As Richard Attenborough says in “Miracle on 34th Street”, if you can slow down time so that a year is as long as a second, it would be easy to visit every house on Earth in one night and still have time for a quiet supper afterwards. :slight_smile:
But if you watch these holiday movies, it’s obvious that “believing in Santa” is just a transparent blind for “believing in God”. That’s what they’re really trying to sell. People who don’t believe in Santa are all cynical, world-weary, greedy materialists in the worst sense of the word. And faced with the obvious evidence that magic is “real” in these movies, they have to be willfully blind cynics, too! What always bothers me is how even the parents can end up not believing, if some mysterious force is actually making these presents appear every December 25th!

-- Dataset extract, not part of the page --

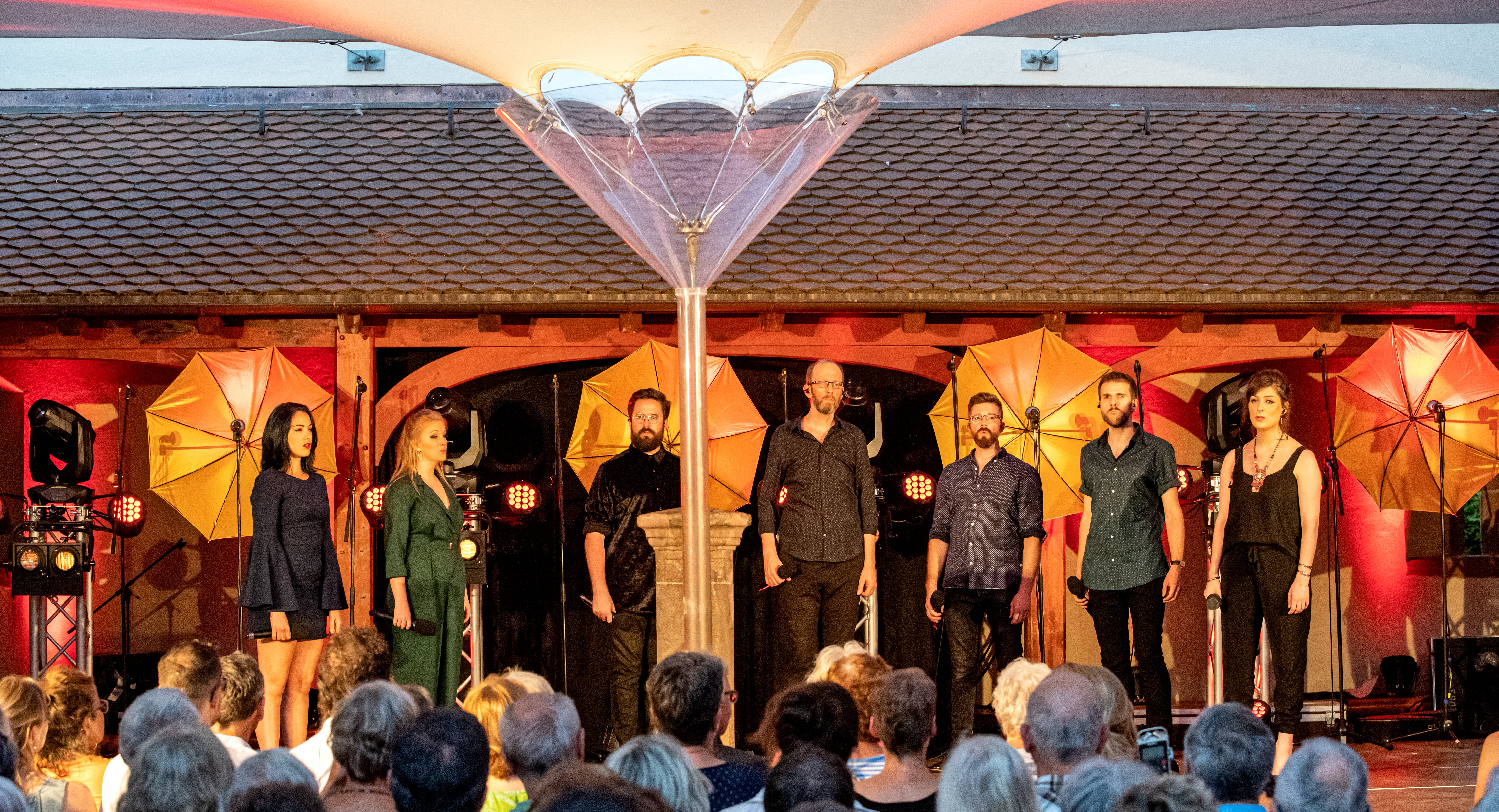 Bilder vom Black Forest Voices Festival in Kirchzarten. Ein Festival mit Workshops für Chöre und A Capella Gesang vom 27. 6. 2019 zum 30.06. 2019
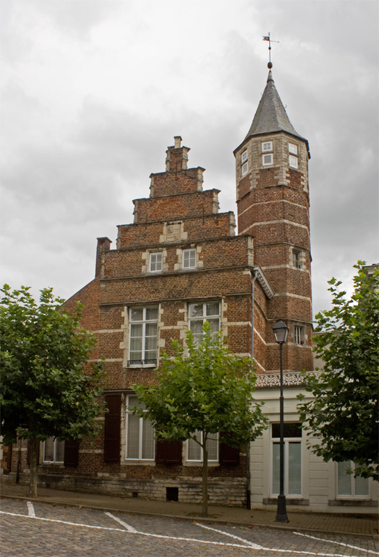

What can actually be, for some, at Christmas time, is a real subjective experience of the value of, and the enjoyment of, giving to others. So what Santa represents can be. But, yes, Virginia, I mean Lois, there is no actual organic entity that we know as Santa Claus.

People who don't believe in Santa are all cynical, world-weary, greedy materialists in the worst sense of the word.
This is true. 8-/
What always bothers me is how even the parents can end up not believing, if some mysterious force is actually making these presents appear every December 25th!
Lolwut? I've never heard of adults who revert to believing in Santa Claus while watching Christmas movies.